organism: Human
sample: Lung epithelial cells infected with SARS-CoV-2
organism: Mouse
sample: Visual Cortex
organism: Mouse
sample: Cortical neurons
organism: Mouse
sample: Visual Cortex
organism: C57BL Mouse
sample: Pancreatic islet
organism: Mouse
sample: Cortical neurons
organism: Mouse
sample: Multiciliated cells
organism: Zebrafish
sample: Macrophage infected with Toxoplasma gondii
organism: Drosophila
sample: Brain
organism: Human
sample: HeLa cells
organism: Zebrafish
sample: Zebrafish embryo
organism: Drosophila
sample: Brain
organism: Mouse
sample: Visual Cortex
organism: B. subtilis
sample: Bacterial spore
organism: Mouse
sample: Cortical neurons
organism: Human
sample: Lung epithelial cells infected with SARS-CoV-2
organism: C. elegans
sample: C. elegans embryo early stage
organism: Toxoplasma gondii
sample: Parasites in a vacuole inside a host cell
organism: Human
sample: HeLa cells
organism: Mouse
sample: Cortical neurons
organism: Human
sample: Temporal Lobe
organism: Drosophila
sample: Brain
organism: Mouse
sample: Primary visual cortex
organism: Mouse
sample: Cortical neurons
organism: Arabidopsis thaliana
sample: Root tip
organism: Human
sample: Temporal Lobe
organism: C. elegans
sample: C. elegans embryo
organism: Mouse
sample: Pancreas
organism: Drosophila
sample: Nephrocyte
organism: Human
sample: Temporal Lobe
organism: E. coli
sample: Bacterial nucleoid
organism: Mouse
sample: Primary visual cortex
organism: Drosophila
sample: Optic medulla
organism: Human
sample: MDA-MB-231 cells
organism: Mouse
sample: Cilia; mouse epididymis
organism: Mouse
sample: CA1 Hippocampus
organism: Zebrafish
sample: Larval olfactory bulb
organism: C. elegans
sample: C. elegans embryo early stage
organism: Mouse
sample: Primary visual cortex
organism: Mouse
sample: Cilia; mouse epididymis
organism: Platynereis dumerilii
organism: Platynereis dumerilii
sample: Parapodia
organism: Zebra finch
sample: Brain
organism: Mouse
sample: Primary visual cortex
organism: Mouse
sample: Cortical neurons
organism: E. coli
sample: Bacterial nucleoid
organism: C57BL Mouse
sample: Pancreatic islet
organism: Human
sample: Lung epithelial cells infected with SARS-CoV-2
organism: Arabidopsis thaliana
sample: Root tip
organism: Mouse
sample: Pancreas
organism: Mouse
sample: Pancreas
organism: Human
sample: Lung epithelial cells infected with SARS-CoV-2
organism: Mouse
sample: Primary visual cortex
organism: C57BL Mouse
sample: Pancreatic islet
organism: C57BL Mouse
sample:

▬▬▬▬▬▬▬▬▬▬

Reproduce the listing above verbatim.

organism: Human
sample: Lung epithelial cells infected with SARS-CoV-2
organism: Mouse
sample: Visual Cortex
organism: Mouse
sample: Cortical neurons
organism: Mouse
sample: Visual Cortex
organism: C57BL Mouse
sample: Pancreatic islet
organism: Mouse
sample: Cortical neurons
organism: Mouse
sample: Multiciliated cells
organism: Zebrafish
sample: Macrophage infected with Toxoplasma gondii
organism: Drosophila
sample: Brain
organism: Human
sample: HeLa cells
organism: Zebrafish
sample: Zebrafish embryo
organism: Drosophila
sample: Brain
organism: Mouse
sample: Visual Cortex
organism: B. subtilis
sample: Bacterial spore
organism: Mouse
sample: Cortical neurons
organism: Human
sample: Lung epithelial cells infected with SARS-CoV-2
organism: C. elegans
sample: C. elegans embryo early stage
organism: Toxoplasma gondii
sample: Parasites in a vacuole inside a host cell
organism: Human
sample: HeLa cells
organism: Mouse
sample: Cortical neurons
organism: Human
sample: Temporal Lobe
organism: Drosophila
sample: Brain
organism: Mouse
sample: Primary visual cortex
organism: Mouse
sample: Cortical neurons
organism: Arabidopsis thaliana
sample: Root tip
organism: Human
sample: Temporal Lobe
organism: C. elegans
sample: C. elegans embryo
organism: Mouse
sample: Pancreas
organism: Drosophila
sample: Nephrocyte
organism: Human
sample: Temporal Lobe
organism: E. coli
sample: Bacterial nucleoid
organism: Mouse
sample: Primary visual cortex
organism: Drosophila
sample: Optic medulla
organism: Human
sample: MDA-MB-231 cells
organism: Mouse
sample: Cilia; mouse epididymis
organism: Mouse
sample: CA1 Hippocampus
organism: Zebrafish
sample: Larval olfactory bulb
organism: C. elegans
sample: C. elegans embryo early stage
organism: Mouse
sample: Primary visual cortex
organism: Mouse
sample: Cilia; mouse epididymis
organism: Platynereis dumerilii
organism: Platynereis dumerilii
sample: Parapodia
organism: Zebra finch
sample: Brain
organism: Mouse
sample: Primary visual cortex
organism: Mouse
sample: Cortical neurons
organism: E. coli
sample: Bacterial nucleoid
organism: C57BL Mouse
sample: Pancreatic islet
organism: Human
sample: Lung epithelial cells infected with SARS-CoV-2
organism: Arabidopsis thaliana
sample: Root tip
organism: Mouse
sample: Pancreas
organism: Mouse
sample: Pancreas
organism: Human
sample: Lung epithelial cells infected with SARS-CoV-2
organism: Mouse
sample: Primary visual cortex
organism: C57BL Mouse
sample: Pancreatic islet
organism: C57BL Mouse
sample:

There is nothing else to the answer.